META Parser - Classical Parsing System

580 words | 2016-5-22

To build a document tree, we need the HTML parser. Plain. In January 1991, an article by Henry G. Baker appeared “Pragmatic parsing on Common Lisp”, in which he describes META - a classic simple yet effective technique for constructing recursive descending parsers.

META Language

The META compiler is a set of macros that fit into a fifty lines. It is this simplicity that determined the choice of the HTML parser for a toy web-engine.

For real problems never use regular expressions for parsing. If the temptation is not lost, then read the article again.

META expressions consist of characters, strings, the sequence [], the alternative {}, the Kline star $, the symbol test by the condition @, and the evaluation of the expression !.

This is how the parsing of an integer looks like, with the simultaneous calculation of its actual value:

(deftype digit () '(member #\0 #\1 #\2 #\3 #\4 #\5 #\6 #\7 #\8 #\9))

(defun ctoi (d) (- (char-code d) #.(char-code #\0)))

(defun parse-int (&aux (s +1) d (n 0))
   [{#\+ [#\- !(setq s -1)] []}
    @(digit d) !(setq n (ctoi d))
    $[@(digit d) !(setq n (+ (* n 10) (ctoi d)))]])
  (* s n)))

! Is a powerful META construct that allows you to do interesting things, such as modifying grammar on the flight.


META expressions are converted by reader-macros into an internal representation - the meta structure (the print function is only for debugging):

(defstruct (meta
               (lambda (m s d &aux (char (meta-char m)) (form (meta-form m)))
                 (ecase char
                   ((#\@ #\! #\$) (format s "~A~A" char form))
                   (#\[ (format s "[~{~A~^ ~}]" form))
                   (#\{ (format s "{~{~A~^ ~}}" form))))))
(defun meta-reader (s c) (make-meta :char c :form (read s)))

Recognize META statements, nothing but the creation of meta structures:

(mapc #'(lambda (c) (set-macro-character c #'meta-reader)) '(#\@ #\$ #\!))

Recognize the sequence and alternatives:

(set-macro-character #\[
  #'(lambda (s c) (make-meta :char c :form (read-delimited-list #\] s t))))

(set-macro-character #\{
  #'(lambda (s c) (make-meta :char c :form (read-delimited-list #\} s t))))

(mapc #'(lambda (c) (set-macro-character c (get-macro-character #\) nil)))
      '(#\] #\}))

And finally, the META compiler:

(defun compileit (x)
  (typecase x
      (ecase (meta-char x)
        (#\! (meta-form x))
        (#\[ `(and ,@(mapcar #'compileit (meta-form x))))
        (#\{ `(or ,@(mapcar #'compileit (meta-form x))))
        (#\$ `(not (do () ((not ,(compileit (meta-form x)))))))
        (#\@ (let ((f (meta-form x))) `(match-type ,(car f) ,(cadr f))))))
    (t `(match ,x))))

(defmacro matchit (x) (compileit x))

It remains to determine how to feed the parser input data.
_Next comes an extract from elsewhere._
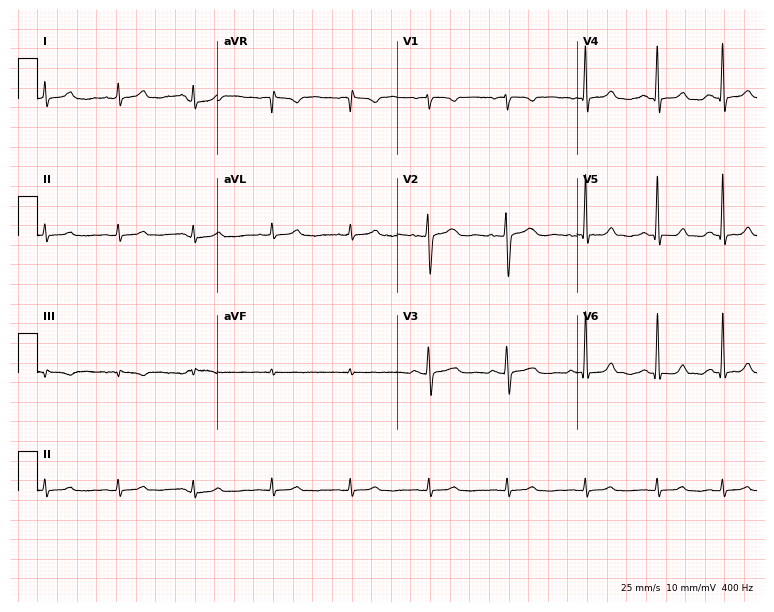
Electrocardiogram (7.3-second recording at 400 Hz), a woman, 42 years old. Overall reading on record: normal ECG.

Article offers options such as reading from the stream, from the string and from the list. Our toy engine will read from the line at least because it’s so much easier to “roll back” a few characters back.

(defmacro match (x)
  (etypecase x
      `(when (and (< index end) (eql (char str index) ',x))
         (incf index)))
      `(let ((old-index index)) ; 'old-index is a lexical variable.
         (or (and ,@(map 'list #'(lambda (c) `(match ,c)) x))
             (progn (setq index old-index) nil))))))

(defmacro match-type (x v)
  `(when (and (< index end) (typep (char str index) ',x))
     (setq ,v (char str index)) (incf index)))

In order for these macros to work, the string should be described as lexical variables str, index and end.

And one note of farewell: the kernel uses reader-macros, so you need to make sure that all the functions that are called when the META compiler is running are available at compile time. You should use (eval-when (: compile-toplevel) ...) in such cases.